Country: Hong Kong
Genre: Drama/ Action/ Exploitation/ Comedy/ Suspense
Director: Cash Chin
Year: 1994

Rating: ★★★½☆


TRASH CINEMA RECOMMENDED MOVIE

It is tempting to dismiss the events of 1941 Hong Kong on Fire as grotesque exaggeration. The film is a bloodbath, with Japanese slaughtering folks in hospitals, skewering babies, and raping every woman in sight. But I’m afraid that the Japanese really were this barbarous in World War II. Their atrocities are well documented. There is little in this movie that you won’t find in the history books.

What 1941 Hong Kong on Fire does is to take this historical material and turn it into a pop catalog of horrors, seen through the eyes of one middle class Hong Kong family.

When we first meet pawnbroker Papa Dai (Law Kar-Ying), he’s cheating a widow out of a priceless antique painting, which he pronounces a fake and buys for a pittance. His wife (Julie Lee) is just as dreadful. Papa Dai remarried after his first wife died, and the new wife treats her stepdaughter Oi Dai (Cherie Chan) like a slave. Papa refuses to intervene. Mong Dai (Chingmy Yau) is determined to find her sister Oi Dai a husband so she can get out from under the stepwife’s thumb and tries to play matchmaker, choosing Sam (Tok Chung-Wa), who is in medical school. But fate may get in the way of her plans. One day, Chui (Elvis Tsui), a rickshaw driver, rescues Oi Dai from a would be thief and sparks fly.

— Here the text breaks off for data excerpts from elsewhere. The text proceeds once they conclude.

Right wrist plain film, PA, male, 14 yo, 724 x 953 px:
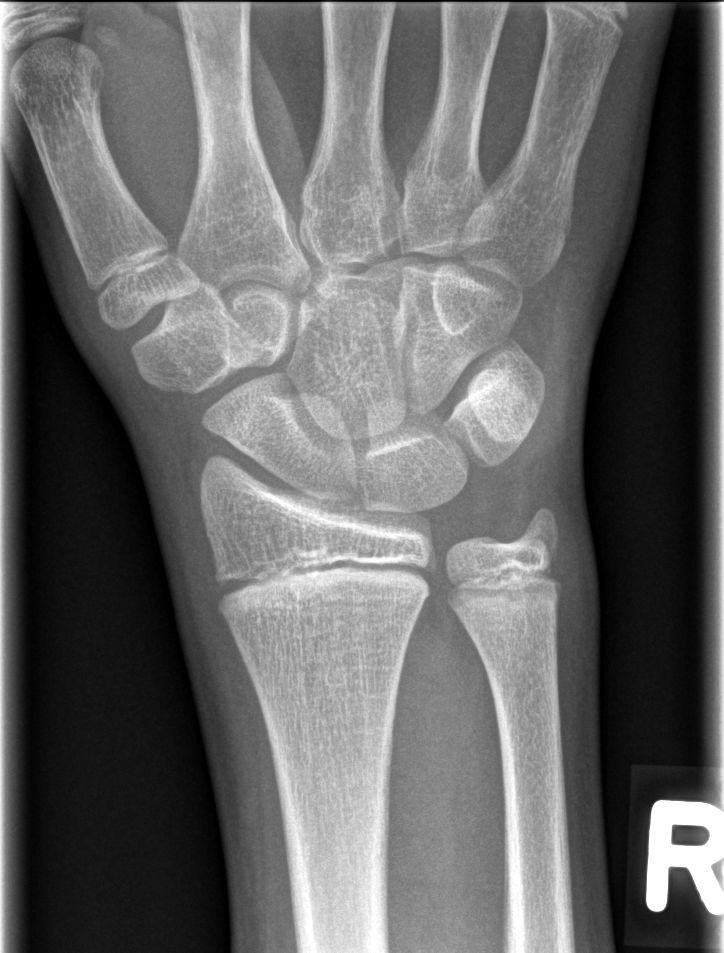
Fx = none labeled
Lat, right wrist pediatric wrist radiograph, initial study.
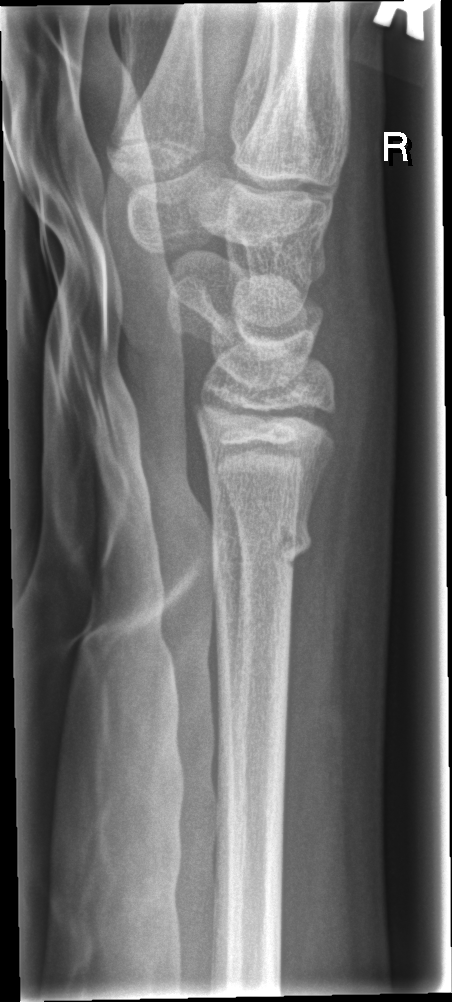 Q: What is the AO/OTA classification?
A: AO/OTA classification: 23r-M/2.1
Q: Fracture present?
A: Bone fracture — (210, 518, 315, 587)

Then everyday life is interrupted by the Japanese invasion of Hong Kong. Folks are skewered by bayonets and shot and women are raped. Exploitation filmmaker that he is, producer Wong Jing makes sure that there are plenty of large breasts flopping around in these sequences.

Director Cash Chin pulls no punches. Yes, the drama, comedy, and war atrocities are filmed in a broad way, but it’s all undeniably disturbing and tragic.

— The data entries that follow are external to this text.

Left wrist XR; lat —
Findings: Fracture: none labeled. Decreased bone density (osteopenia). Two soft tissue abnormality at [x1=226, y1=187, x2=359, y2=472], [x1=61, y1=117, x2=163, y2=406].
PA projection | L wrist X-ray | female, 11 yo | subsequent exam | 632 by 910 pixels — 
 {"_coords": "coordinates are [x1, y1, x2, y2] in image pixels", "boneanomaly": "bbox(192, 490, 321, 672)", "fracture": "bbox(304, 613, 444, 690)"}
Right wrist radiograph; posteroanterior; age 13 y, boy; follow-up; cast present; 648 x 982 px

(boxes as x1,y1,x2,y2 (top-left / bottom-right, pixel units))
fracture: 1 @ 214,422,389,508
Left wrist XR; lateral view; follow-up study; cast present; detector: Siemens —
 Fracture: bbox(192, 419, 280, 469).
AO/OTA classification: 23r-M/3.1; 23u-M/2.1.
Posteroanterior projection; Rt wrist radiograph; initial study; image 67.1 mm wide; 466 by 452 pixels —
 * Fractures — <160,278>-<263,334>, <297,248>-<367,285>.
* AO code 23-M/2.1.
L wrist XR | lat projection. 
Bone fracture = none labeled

We see how different people react to the occupation of Hong Kong, according to their essential characters. The most compelling journey is that of the father, who becomes a collaborator, even as the Japanese pile more and more humiliation and suffering on him and his family.

But ultimately, producer Wong Jing is an entertainer, so he makes sure that the tragedy is leavened with some payback. Traitors get their comeuppance and there is a somewhat satisfying mini-rebellion against the Japanese. Probably not very realistic, but without it, 1941 Hong Kong on Fire would be unbearable.

Screenwriter Chan Hing-Kar has created a snappy plot filled with compelling incidents. He’s also created memorable characters. His manipulation of our feelings is crude but effective.

Chan Hing-Kar is helped in this effort by a wonderful cast. Chingmy Yau is her usual mischievous self, Veronica Yip is demure and charmingly naive, Law Kar-Ying is rather loathsome as the bourgeois papa who will stoop as low as necessary to ensure his survival, but the acting prize in this one has to go to Julie Lee, as the shameless stepmother. Lee’s hard and used look is perfect for this harridan. She is spectacularly hateful in the role.

What keeps 1941 Hong Kong on Fire from greatness is a lack of elegance in the filmmaking. There is plenty of energy, but the storytelling can be clumsy at times.

Still, 1941 Hong Kong on Fire is a lot of fun, provided you have a strong stomach.